(Data extracted from a collection)
◆ ◆ ◆ ◆

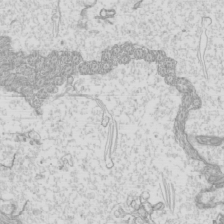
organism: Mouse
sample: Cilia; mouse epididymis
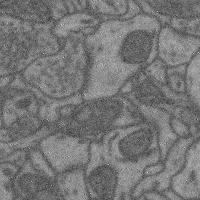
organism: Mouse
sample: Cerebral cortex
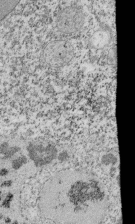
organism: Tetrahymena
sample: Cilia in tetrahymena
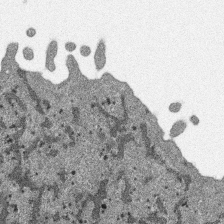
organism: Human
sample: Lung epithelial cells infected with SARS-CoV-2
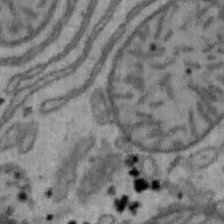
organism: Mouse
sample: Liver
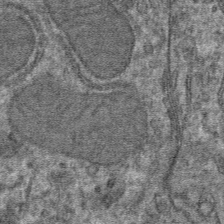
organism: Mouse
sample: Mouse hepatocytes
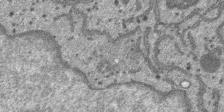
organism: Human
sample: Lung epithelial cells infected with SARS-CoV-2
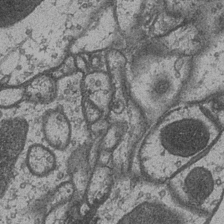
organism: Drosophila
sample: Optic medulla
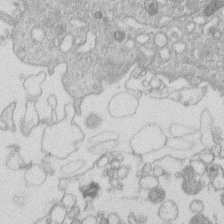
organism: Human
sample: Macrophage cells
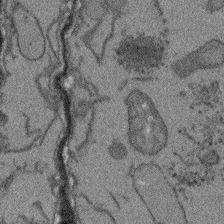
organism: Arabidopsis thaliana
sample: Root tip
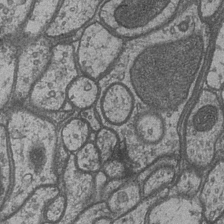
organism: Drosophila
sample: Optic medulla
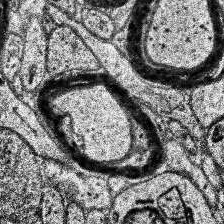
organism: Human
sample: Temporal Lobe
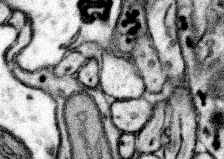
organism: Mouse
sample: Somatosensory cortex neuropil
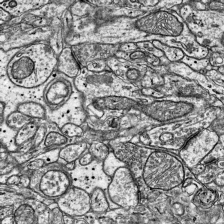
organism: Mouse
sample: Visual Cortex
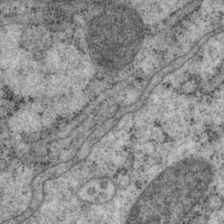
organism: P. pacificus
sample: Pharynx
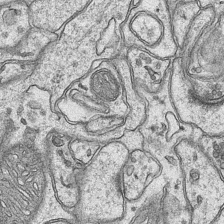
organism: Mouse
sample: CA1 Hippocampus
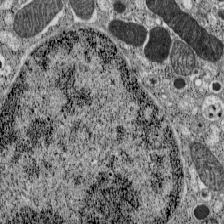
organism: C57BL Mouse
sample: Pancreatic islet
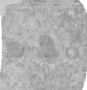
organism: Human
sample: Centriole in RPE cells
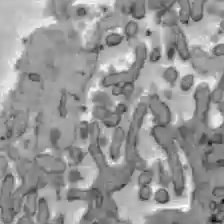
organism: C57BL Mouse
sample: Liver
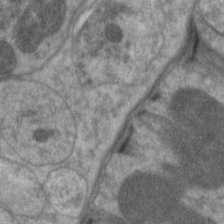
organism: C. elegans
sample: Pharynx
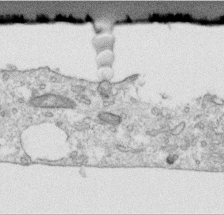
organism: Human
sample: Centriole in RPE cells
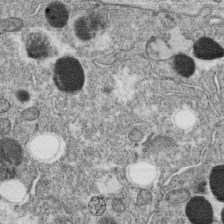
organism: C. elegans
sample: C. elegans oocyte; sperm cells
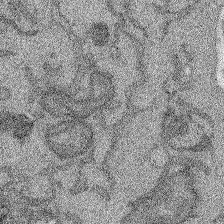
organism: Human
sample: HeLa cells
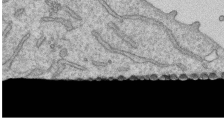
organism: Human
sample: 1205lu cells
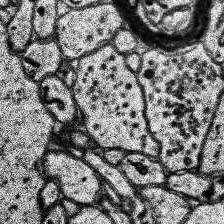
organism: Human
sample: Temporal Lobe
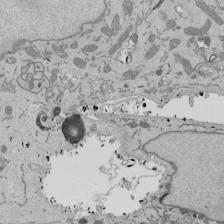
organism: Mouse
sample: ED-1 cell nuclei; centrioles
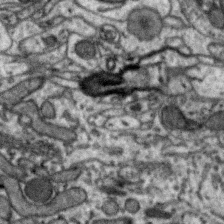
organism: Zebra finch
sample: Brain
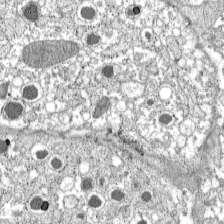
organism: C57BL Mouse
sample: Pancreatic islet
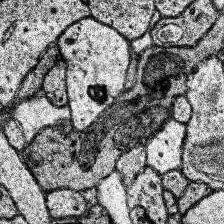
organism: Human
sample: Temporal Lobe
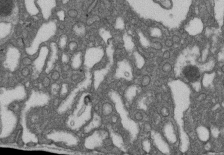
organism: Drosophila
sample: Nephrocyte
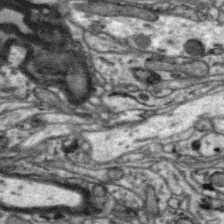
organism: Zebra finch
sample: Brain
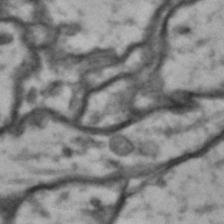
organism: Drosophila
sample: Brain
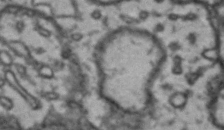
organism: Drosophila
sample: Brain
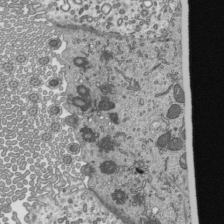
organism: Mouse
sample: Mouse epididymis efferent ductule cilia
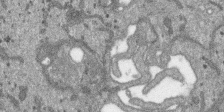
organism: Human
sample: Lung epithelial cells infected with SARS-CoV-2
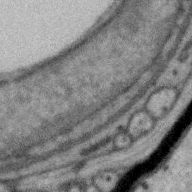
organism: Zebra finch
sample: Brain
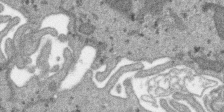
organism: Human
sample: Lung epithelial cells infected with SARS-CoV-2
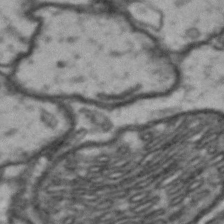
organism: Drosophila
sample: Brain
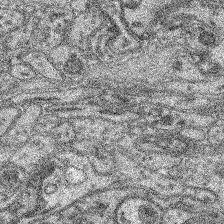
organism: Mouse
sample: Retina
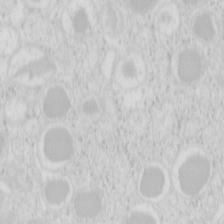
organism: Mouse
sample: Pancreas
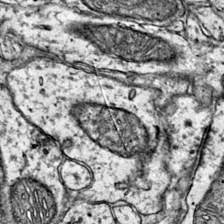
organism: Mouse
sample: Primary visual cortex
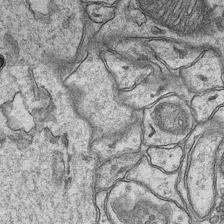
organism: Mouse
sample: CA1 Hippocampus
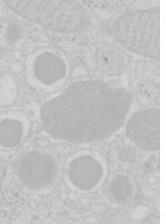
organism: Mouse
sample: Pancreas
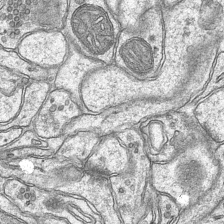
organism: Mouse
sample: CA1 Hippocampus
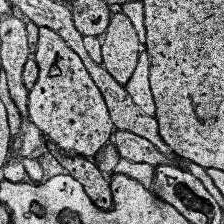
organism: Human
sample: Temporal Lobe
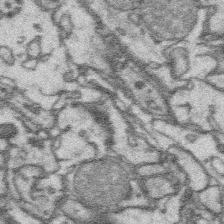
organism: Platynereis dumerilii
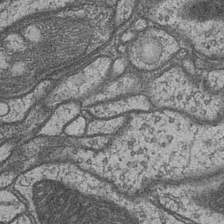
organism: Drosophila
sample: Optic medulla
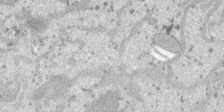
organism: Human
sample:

◆ ◆ ◆ ◆

Task prompt: Reproduce verbatim every line starting at the line that holds "sample: HeLa cells" and ending with the final line of the data; omit the pictures.

Solution:
sample: HeLa cells
organism: Human
sample: 1205lu cells
organism: Human
sample: Temporal Lobe
organism: Mouse
sample: ED-1 cell nuclei; centrioles
organism: Zebra finch
sample: Brain
organism: C57BL Mouse
sample: Pancreatic islet
organism: Human
sample: Temporal Lobe
organism: Drosophila
sample: Nephrocyte
organism: Zebra finch
sample: Brain
organism: Drosophila
sample: Brain
organism: Drosophila
sample: Brain
organism: Mouse
sample: Mouse epididymis efferent ductule cilia
organism: Human
sample: Lung epithelial cells infected with SARS-CoV-2
organism: Zebra finch
sample: Brain
organism: Human
sample: Lung epithelial cells infected with SARS-CoV-2
organism: Drosophila
sample: Brain
organism: Mouse
sample: Retina
organism: Mouse
sample: Pancreas
organism: Mouse
sample: Primary visual cortex
organism: Mouse
sample: CA1 Hippocampus
organism: Mouse
sample: Pancreas
organism: Mouse
sample: CA1 Hippocampus
organism: Human
sample: Temporal Lobe
organism: Platynereis dumerilii
organism: Drosophila
sample: Optic medulla
organism: Human
sample:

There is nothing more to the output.